Whilst organising the 1935 Mt Everest Expedition [1] Eric Shipton spent a weekend discussing food, equipment, etc., with Lawrence 'Bill' Wager (lawrence Wager) who had been to Everest in 1933. While talking about team selection, Wager suggested 'It is a great advantage to include one member so universally disliked that the others, with a common object for their spleen, are drawn together in close comradeship.' Though an expedient employed by most successful dictators, Shipton was astonished to hear it proposed in this context, particularly by someone as temperate and warm-hearted as Wager. Wager went on to say he had found the perfect 'spleen object' in Michael Spender, whom he regarded as a brilliant surveyor and an excellent traveler, but also a man whose overbearing conceit had already made him unpopular on each of his several expeditions – something, happily, he (Spender) did not seem to notice, let alone resent.

Shortly afterwards Shipton was startled to hear that the Committee, on the advice of the RGS, had officially invited Spender to join the expedition as surveyor, with the specific task of completing a stereo-photogrammetric survey of the northern face of Everest. At the time Spender had been in Copenhagen working on the surveying results of the Greenland expedition, on which he had joined Wager, and was in England for a holiday. Kindly the Danish Geodetic Institute released him from his contract. In the event Spender had just three weeks in which to make plans and collect equipment for the Himalayan trip. Dealing with this challenge, as with those of the expedition itself, Spender displayed an energy and enthusiasm which Shipton soon came to respect.

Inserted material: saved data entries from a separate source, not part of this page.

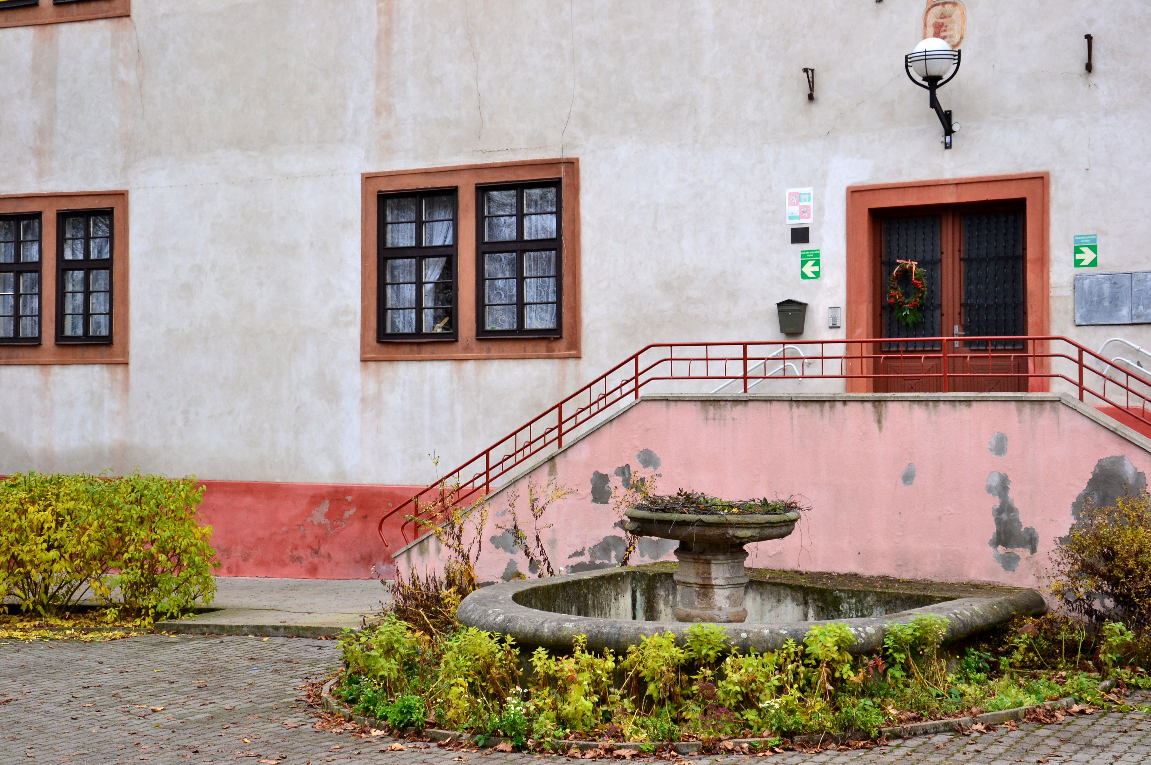 Mašťov .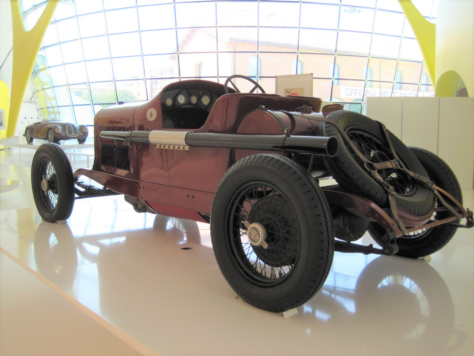 Automobiles in Enzo Ferrari Museum in Modène - Alfa Roméo 40-60 / 1914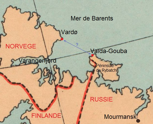 Carte montrant, en bleu, le lieu supposé de la disparition, le 1er octobre 1920, de Raymond Lefebvre, Jules Lepetit et Marcel Vergeat.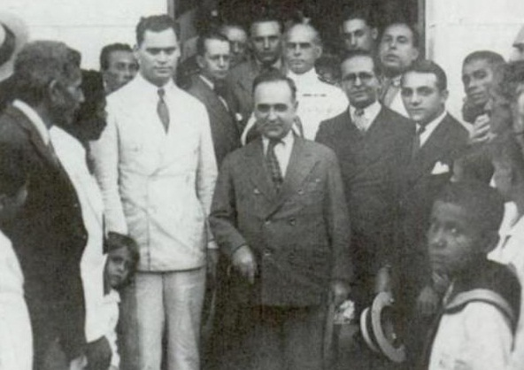 Ao centro: Juarez Távora, Getúlio Vargas e o então Interventor da Bahia, Juracy Magalhães. Fotografia tirada um ano após a Revolução de 1930.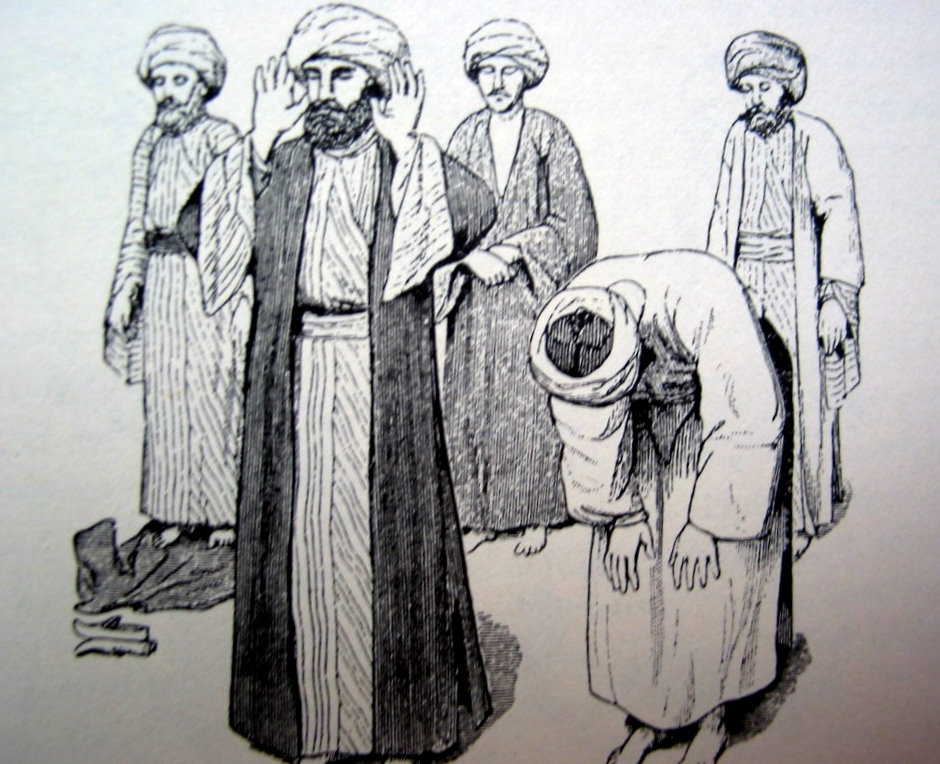 Reproduktion einer Zeichnung aus: E. W. Lane: Manners and Customs of the modern Egyptians. 1836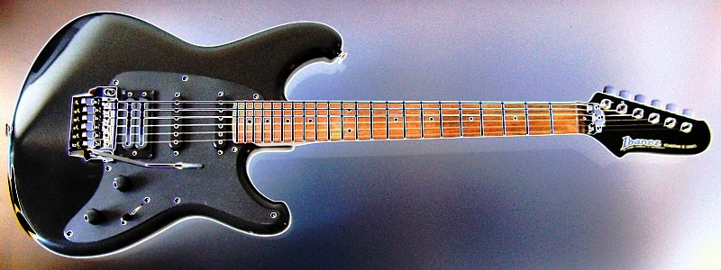 Ibanez Roadstar II Series RS 440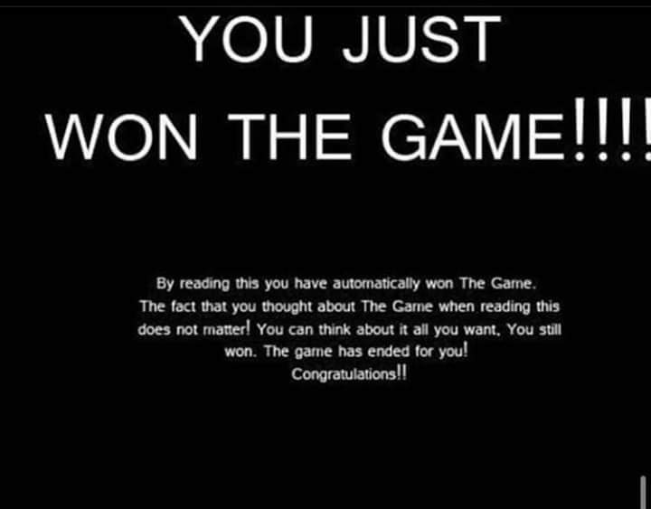 Právě jste vyhráli hru, gratuluji!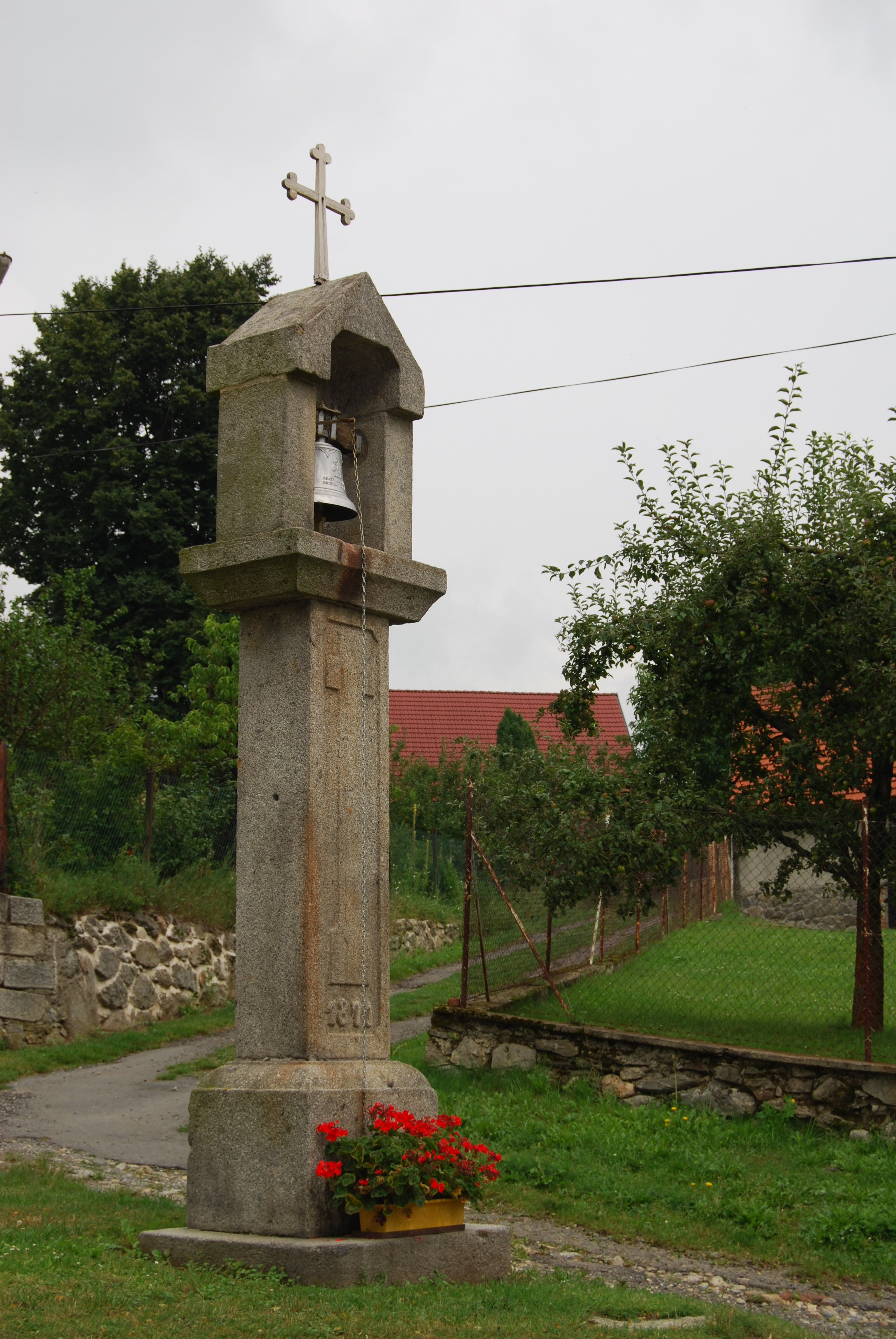 Kamenná zvonice. Chotětice je část města Sedlec-Prčice v okrese Příbram. Česká republika.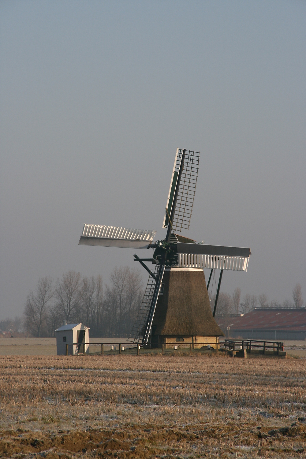 Kimswerd: molen De Eendracht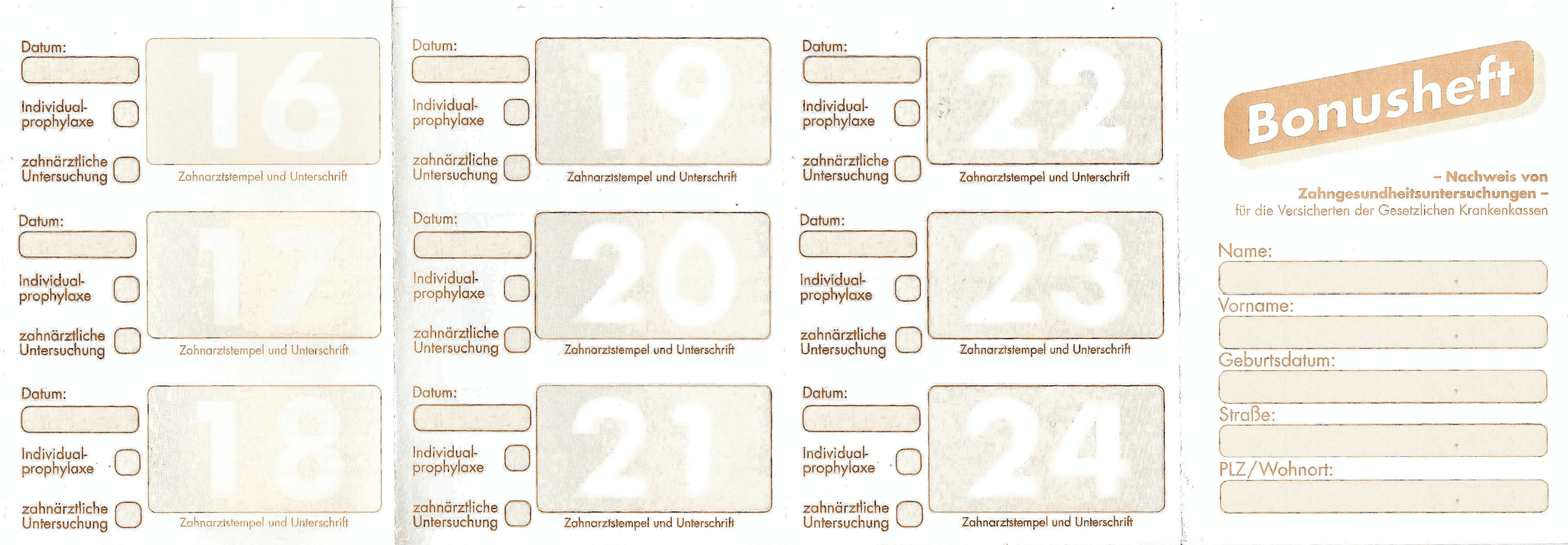 Bonusheft, Zahnersatz, Zahnarzt, Krankenkasse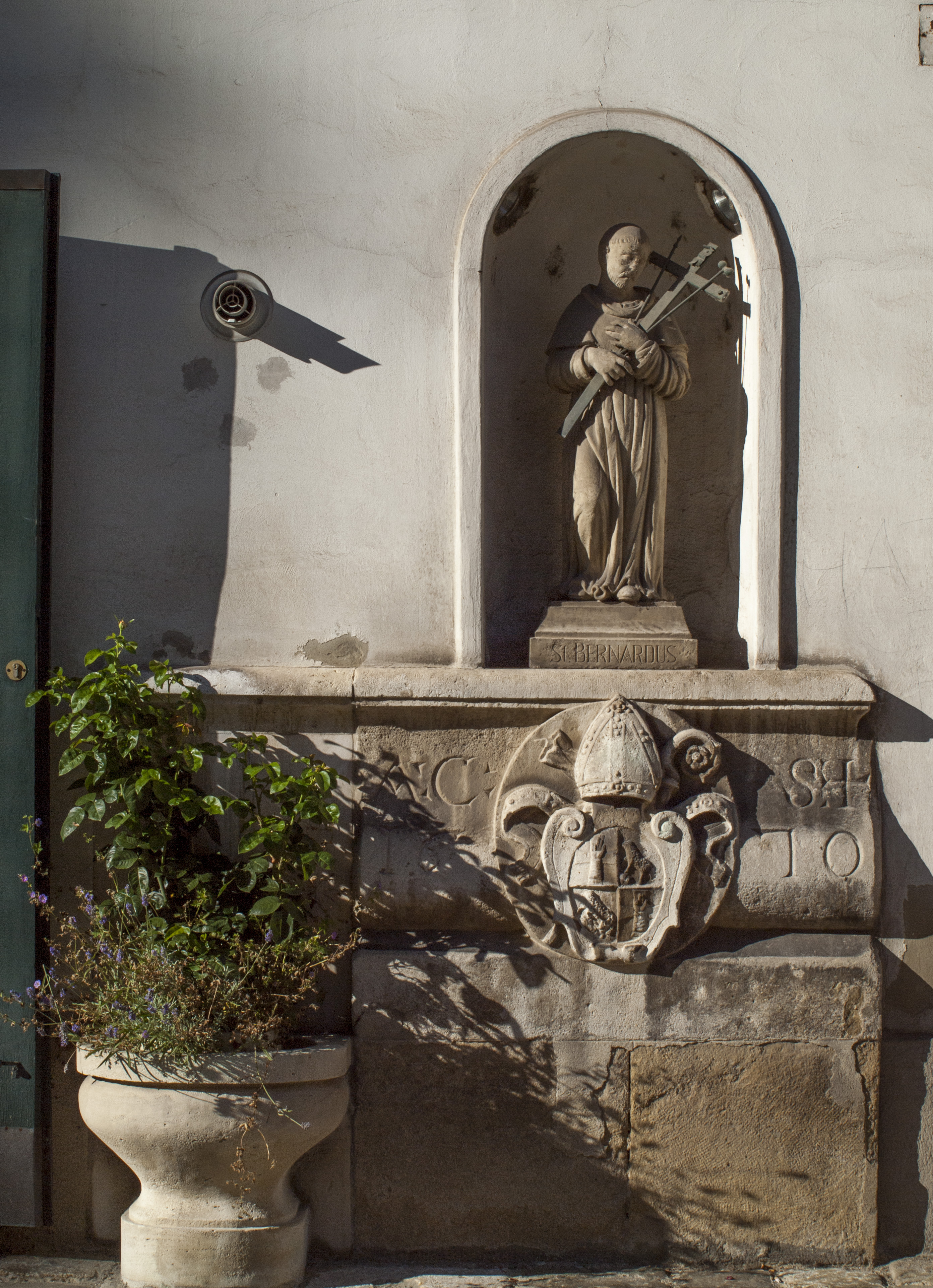 Heiligenkreuzerhof mit Kapelle hl. Bernhard

They took with them the RGS's Wild photo-theodolite, used by Major (later Professor) Mason in the Karakoram in 1926; a lighter Zeiss photo-theodolite used in Greenland and adapted to take roll-films, lent by the Danish Geodetic Institute; and the Watts-Leica photo-theodolite, an instrument of great simplicity.

So it seemed that Shipton would be conducting Wager's experiment in human relations after all! He was a little apprehensive, but too intrigued with the idea to raise any objections. But the outcome was very different from what he had expected; for, although Michael Spender could be tactless, quick tempered and not much good at 'winning friends and influencing people', in him Shipton also found an extraordinary originality of outlook, totally unfettered by conventional thought. He was also sensitive and honest enough to be well aware of his faults and reveal a surprising humility. In due course Shipton found Spender was a delightful and stimulating companion and they became close friends.

Perhaps Shipton's liking for him influenced the rest of the party, or they were an exceptionally tolerant lot, or Spender himself mellowed; he certainly did not assume the role of scapegoat. Nor was one needed. The width of their field of operations meant that the 1935 party was frequently split into small units, each with its separate objective. There was remarkably little friction. In any case, another of the expedition members, Dan Bryant made dissension difficult to sustain, for any ostentation or humbug became the target of his gentle mockery, which discouraged anyone from taking himself or his grievances too seriously.

In 1937 Spender joined Shipton and Tilman again, on the expedition to the Shaksgam River Valley on the northern side of the Karakoram, described in Shipton's Blank On The Map. The fourth member of the expedition was John Auden, brother of the poet W H Auden. During this expedition they crossed Wesm (later to be known as Spender's) Pass.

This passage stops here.